Soy consciente de esa enorme dificultad que tienen, que nos distancia. Y por eso recurro a algo más fuerte, que pueda acercarnos, algo que sí compartimos, como es el humano sentido de dignidad. Porque, además de nuestro común sentimiento por el daño causado a la naturaleza, también compartimos el sentimiento de daño causado a la dignidad propia de cada individualidad humana, considerada ésta una a una y en conjunto. Ese sentido que compartimos, del Daño Universal, como algo inmensamente negativo, que tememos pueda llegar a ser irreversible, pero que al menos de momento lo compartimos y lo sentimos en común, aunque sea difusamente, como pérdida del sentido de la vida.

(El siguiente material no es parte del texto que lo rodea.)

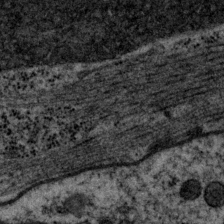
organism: P. pacificus
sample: Pharynx
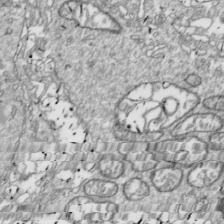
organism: Drosophila
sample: Cell division; meiosis; drosophila spermatocytes
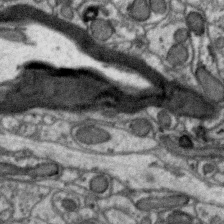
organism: Zebra finch
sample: Brain
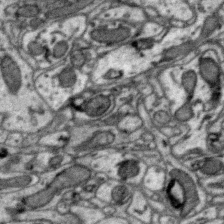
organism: Zebra finch
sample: Brain
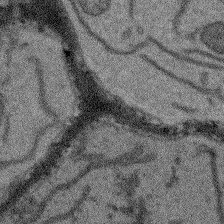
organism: Arabidopsis thaliana
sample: Root tip
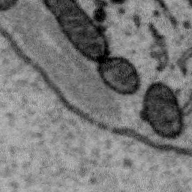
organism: Zebra finch
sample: Brain
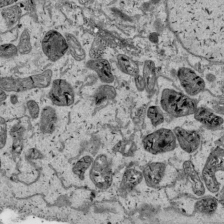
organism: Human
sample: Mitochondria in HCT116 cells
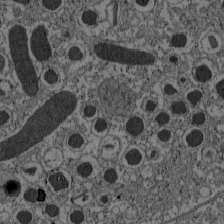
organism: C57BL Mouse
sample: Pancreatic islet
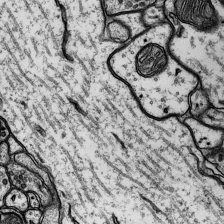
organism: Rat
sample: Hippocampus
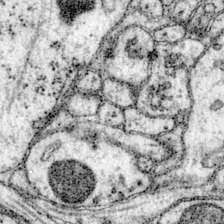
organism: Mouse
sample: Primary visual cortex
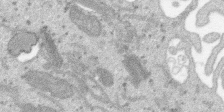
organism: Human
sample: Lung epithelial cells infected with SARS-CoV-2
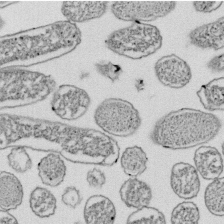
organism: E. coli
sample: Bacterial nucleoid
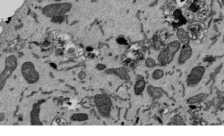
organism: Mouse
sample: ED-1 cell nuclei; centrioles
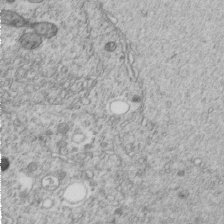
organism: C. elegans
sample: C. elegans embryo early stage
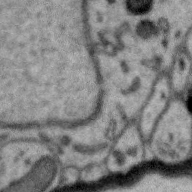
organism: Zebra finch
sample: Brain
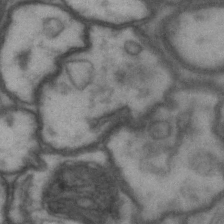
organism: Drosophila
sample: Brain
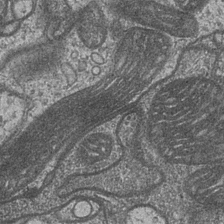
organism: Drosophila
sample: Optic medulla
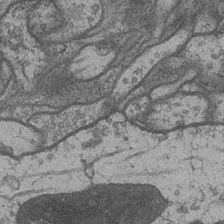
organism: Drosophila
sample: Optic medulla
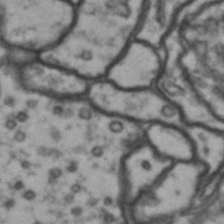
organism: Drosophila
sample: Brain
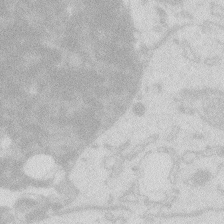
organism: Zebrafish
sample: Macrophage

Les propongo actuar juntos en modo comunidad (a lo que yo llamo ajuntamiento comunal), aunque ellos sigan por su parte actuando en modo partido, con un pie en el Estado, sí, pero con el otro al margen. Ellas y ellos en los ayuntamientos del Estado y todos juntos en los ajuntamientos comunales, preparando nuestra común desconexión del sistema de vida capitalista. 

Y ya veremos si así la vida, el juntarse de los cuerpos, acaba por superar al Capitalismo y disolver al Estado.